Men’s group flexes muscles, judged 3.2

| Staff Columnist
Mike Hirshon | Student Life

Mike Hirshon | Student Life

The most anticipated event of my college career (so far, at least) came last week in the form of the Activities Fair. Considering I was over-involved in high school, as I’m sure most of the other students at Wash. U. were, I couldn’t wait to check out all of the different clubs in which I could get involved, because reading 300 pages for my Text and Tradition classes just isn’t enough of a time killer for me.

As I made my way through the overwhelming display of tables, the over-committed, over-involved maniac in me died a little when I found so many groups of which I could not be a part. Women’s advocacy groups peppered the landscape that is Brookings Quad. Amid a myriad of extracurriculars, only one group even hinted at men’s interests. There is nothing wrong with women’s groups, but I suddenly felt rather alone and underrepresented (especially since I only signed up to be on the e-mail list for 12 groups).

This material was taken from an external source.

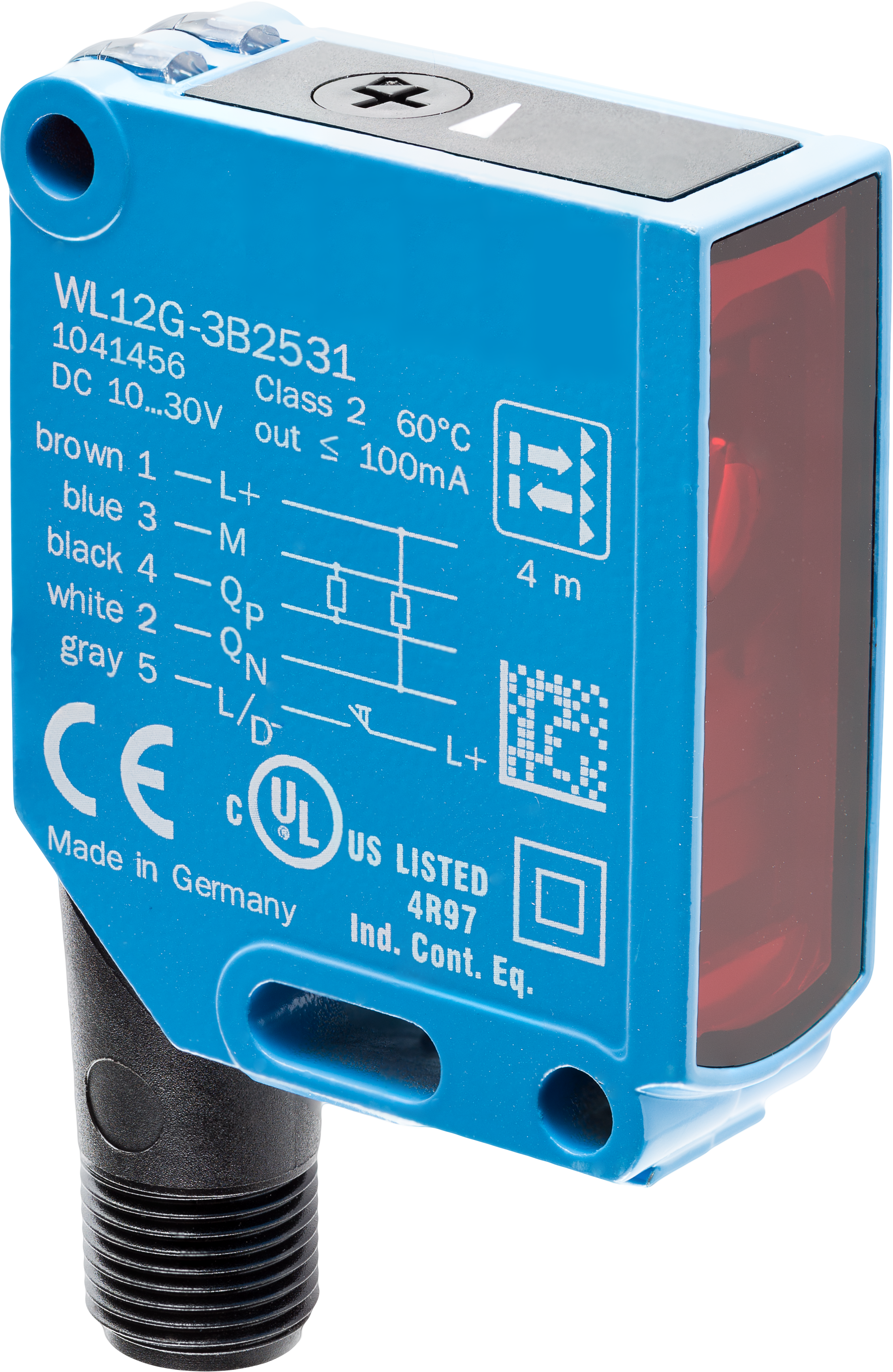 SICK WL12G-3B2531 Reflexlichtschranke

In an article published in March by a student at University of Chicago, he proposed the creation of a group called Men in Power, which would focus on the hardships that men face and help them connect with successful male mentors. Much of the female population became angered at the thought, claiming it sexist and degrading. Dissenters mounted protests during the first meeting, carrying signs bearing messages like “Misogyny has never seemed so Maroon.”

But I don’t understand the problem. A men’s support group should be able to exist without the worry of cries of “Misogyny!” and “Patriarchy!” and would help both men and women.

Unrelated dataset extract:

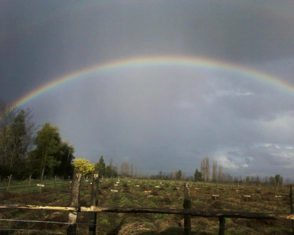 Invierno
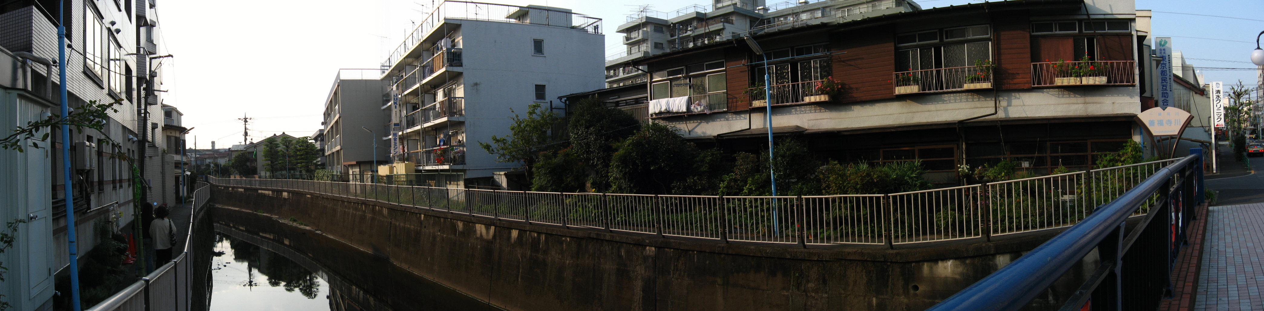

In a world of heightened political correctness, it would be so much easier for me to take the stance opposed to the formation of such a group on any campus, but I simply cannot do that because the fact of the matter is that men face just as much pressure as women do.

As much as we as a society emphasize political correctness, we also force certain expectations on men. A man must be assertive, emotionless, athletic, driven, courageous, polite but not too chivalrous that he offends a woman and sets her on the shelf as a trophy, and the criteria stretch on and on and on. In much of our culture, if a man does not conform to the Herculean mold, he is not a real man, as women are not real women if they are not skinny, coiffed, sassy, made up and obsessed with “Twilight.”

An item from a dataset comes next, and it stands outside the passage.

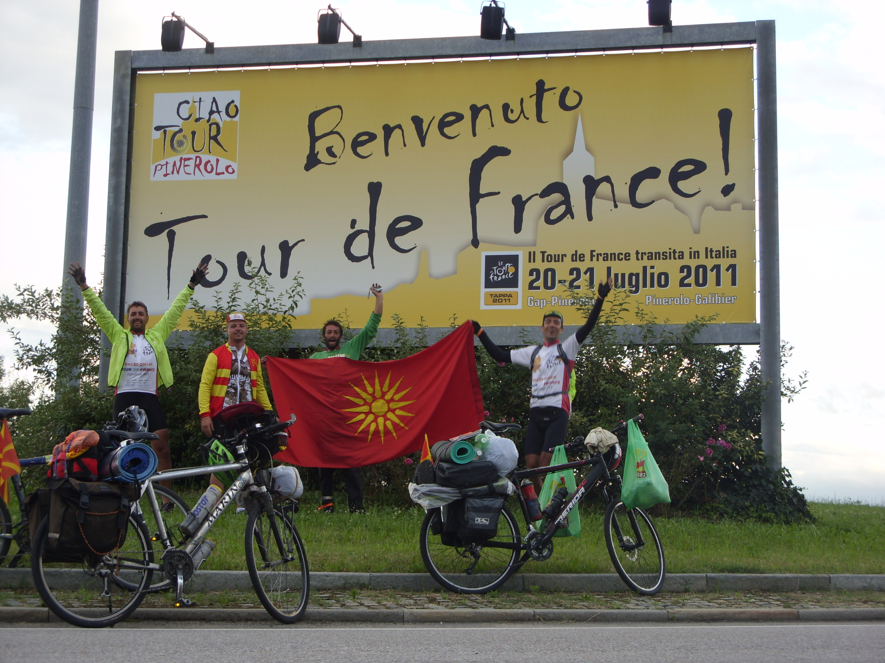 Членовите на МТдФЕ 2011 на влезот во Пинероло

The pressure is intense enough that in the United States, the male-to-female suicide rate is four-to-one and has been for quite some time. Men must be stoic, silent, solitary, until, of course, they become so overwhelmed by the pressure of it all that they end their suffering in a truly manly way: self-murder.

As a guy who doesn’t abide by every single male more (I think my 12-year-old cousin could probably beat me at basketball, and I tend to get my feelings hurt a little more easily than I should), I believe a forum where I could talk about my own issues with life and the problems that I face without having to worry about scrutiny or jeers or jabs at my manhood would be a great organization.

I understand the argument, though. I recently read a book entitled “Privilege, Power, and Difference,” an examination of how gender, race, sexuality and disability status affect a person’s life and the society around him or her. An argument in the study said that maleness is a quality of privilege in American society and makes men privy to a bevy of benefits that women, as a result of male privilege, have no chance of obtaining. It’s a zero-sum game that can only be dissolved by increased awareness and action at the hands of those with and without privilege.

Seemingly, this organization would only increase male privilege, but what if the men involved were able to be who they really are? Would they realize the system of expectations, both male and female, that has been created around them? Who’s to say they wouldn’t? Who’s to say this wouldn’t open their eyes to those problems that their “maleness” made them overlook?

Maybe I’m idealistic and maybe I’m naïve, but it’s gotten me this far in life (although I guess I still don’t fit the mold of the perfect man). Maybe we could get a group together and talk about it?